How Managing a Restaurant has Made Me a Better Business Owner

time management Sep 22, 2019

If you’ve worked in a restaurant in any capacity, you’ve probably heard the term “in the weeds.”

Your day can go from calm to chaos in a matter of minutes, am I right?! One of my most memorable management shifts was at an upscale restaurant, the night of a Lady Gaga concert. The bar got hammered so hard with specialty cocktails orders that we couldn’t wash glassware fast enough, shake hard enough or stop the tickets from rolling off the bar printer.

Or the time, I had to run the floor (manage the dining room, for non-restaurant folk) while running to the back to bake freaking cakes during dinner service because the prep cook didn’t show up. You simple can’t run out of the restaurant’s famous carrot cake. It’s not an option.

These experiences are what restaurant dreams nightmares are made of…

I could share war stories for days about staff no-shows, breakdowns, fights, late deliveries, equipment failures and insane customers. I could also share stories of great triumph like surviving those shifts, shattering sales goals, happy customers, breakthroughs and watching staff grow and excel by following your lead.

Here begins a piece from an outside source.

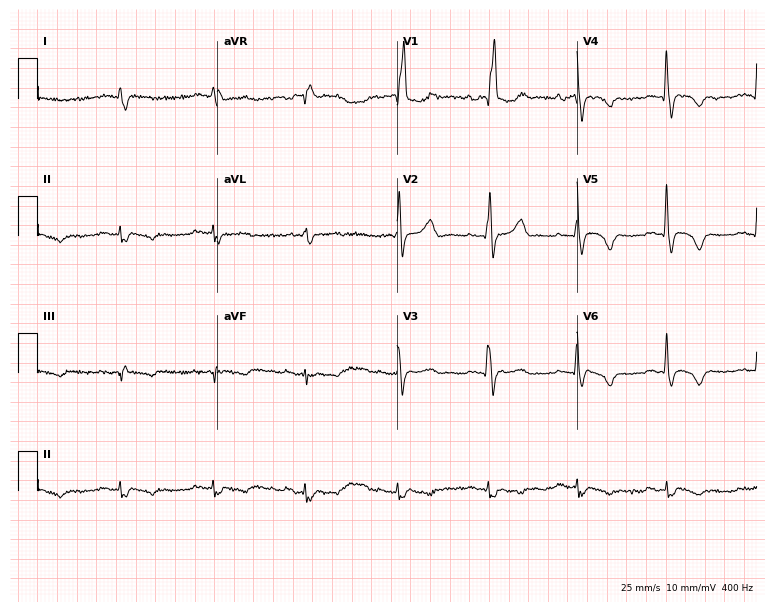
12-lead ECG from a 74-year-old male patient. Findings include right bundle branch block.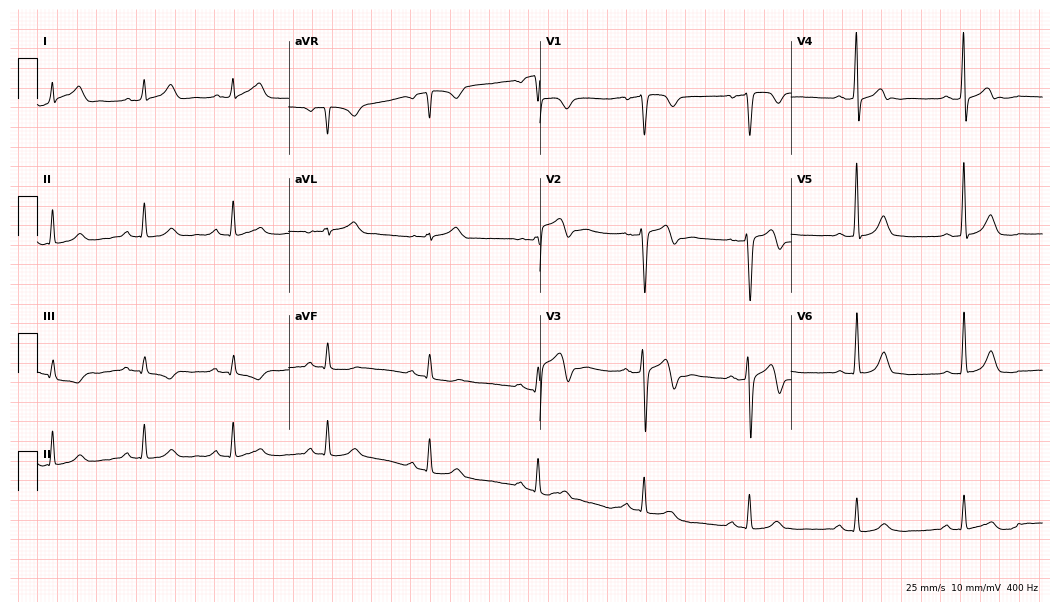
Electrocardiogram, a 41-year-old male patient. Overall reading on record: normal ECG.

Working in a restaurant was and always will be the ultimate teacher of time management and seizing opportunities. If you are hungry, have to pee or make a phone call you better take care of it the second there’s a lull. Got orders to place, better make time…food & alcohol vendors aren’t very forgiving if you miss an order cutoff time. They don’t give a shit that a tour bus stopped at your restaurant and you were bombarded with 75 individual orders when you should have been counting kegs and placing orders. That's right, no beer delivery for you...

So how has this helped me as the owner of a tax and accounting firm?

While a restaurant may have more moving parts than my practice, I still like to operate in a similar fashion. Instead of scheduling a large staff, I’m scheduling projects for my clients. Instead of reviewing weekly/monthly numbers and sending off to corporate, I’m reviewing with my clients. Weekly inventory is now following up with clients and prospects. Preparing for a health inspection is replaced by proper procedures to protect against an audit. Managing food & beverage costs is replaced with time/project cost evaluations and establishing new revenue streams. Every process on a list, ready to be checked off so we can go about our day.

In any business, there are non-negotiable, recurring tasks such as ordering meat for bbq restaurant or keeping up with bookkeeping, that must be completed for the business to thrive. There will always be fires to put out, projects that swallow you whole and life that gets in the way. So the only way to be ready for the chaos is to be efficient in the calm.

If you are just starting out, write out your processes, plan your client on-boarding and research tools that will help automate repetitive tasks in your business like sending out invoices. Get on auto pilot now so you can focus on working with new clients.

If you've been in business for a while, what are some processes or tasks that you dread or really slow you down? Think about automating or outsourcing those tasks so you can be efficient AF.

Use your time wisely as you will never get it back. Plan. Prepare. Follow Through.